O Seminário foi uma ação do Projeto “Justiça começa na Infância: fortalecendo a atuação do sistema de justiça na promoção de direitos para o desenvolvimento humano integral” e teve como intuito fomentar o diálogo entre as pessoas e organizações responsáveis pela atenção à primeira infância nos estados da Região Nordeste, para conhecer a realidade local e sensibilizar operadores e operadoras do Direito, equipes técnicas e demais profissionais da rede de atenção à primeira infância sobre sua importância.

A abertura foi feita pelo Presidente do Supremo Tribunal Federal (STF) e do Conselho Nacional de Justiça, Ministro Luiz Fux. “As ciências e as boas práticas demonstram que oferecer condições favoráveis ao desenvolvimento infantil, além de representar a garantia dos direitos fundamentais de todas as crianças, também representa o melhor investimento que uma nação pode fazer para seu próprio desenvolvimento sustentável. É a melhor estratégia para a edificação de uma sociedade forte, próspera e saudável”, afirmou o Ministro.

O encontro virtual contou com exposição oral e debate entre moderadores e palestrantes. Também foram realizados 10 workshops temáticos.

Paternidade Responsável

No Seminário, a Promotora de Justiça da 8ª Promotoria dos Direitos do Cidadão especializada na tutela coletiva dos Direitos da Criança e do Adolescente do MPSE, Maria Lilian Mendes Carvalho, apresentou o Projeto Paternidade Responsável no Workshop 1 “Sub-registro de nascimento, identificação civil e desaparecimento de crianças”.

Implementado no ano de 2004, o Projeto Paternidade Responsável tem objetivo de atender o que preconiza a Constituição Federal no artigo 227, §6º, assegurar à criança e ao adolescente o direito ao reconhecimento paterno no Registro Civil, promovendo a dignidade das pessoas em desenvolvimento, bem como restaurando laços familiares e afetivos.
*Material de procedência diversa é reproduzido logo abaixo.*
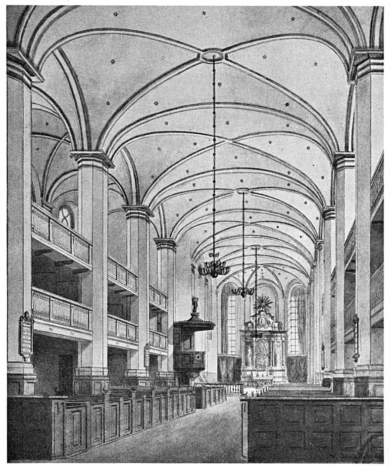 Helligåndskirken, Copenhagen, Denmark. Interior drawn 1875 by Chr. Bloch-Suhr

O Projeto oferta às partes interessadas, a realização do exame de DNA gratuitamente, seguido do acordo de alimentos e do regime de convivência do genitor com seu (sua) filho (a), em todo o Estado de Sergipe.

O fluxo de operacionalização do sistema conta com a colaboração dos Cartórios de Registro Civil do Estado, os quais encaminham comunicação à Promotoria de Justiça com atribuição na comarca respectiva, sempre que uma criança é registrada apenas em nome da genitora; Conselhos Tutelares que direcionam à Promotoria de Justiça casos de crianças e adolescentes atendidos na circunscrição de sua atuação, que não tem o nome do pai na Certidão de Nascimento. O Paternidade Responsável também pode ser acionado por qualquer pessoa integrante da sociedade civil que esteja precisando regularizar a situação da paternidade no Registro Civil de seu (ua) filho (a).

O Projeto é resultado da parceria com a Secretaria de Estado da Inclusão e Assistência Social (SEIAS). Além disso, também conta com o apoio do Ministério Público do Trabalho da 20ª Região e a Secretaria de Estado da Educação – Seduc através do Programa Busca Ativa Escolar. Em 2019, a Coordenadoria Permanente de Autocomposição e Paz – Coapaz do MPSE iniciou parceria na execução do Projeto, no intuito de humanizar as relações entre os genitores e estimular os laços emocionais entre o pai e filhos (criança ou adolescente), respeitando a voluntariedade, priorizando o protagonismo dos envolvidos e trabalhando com a metodologia da mediação de conflitos.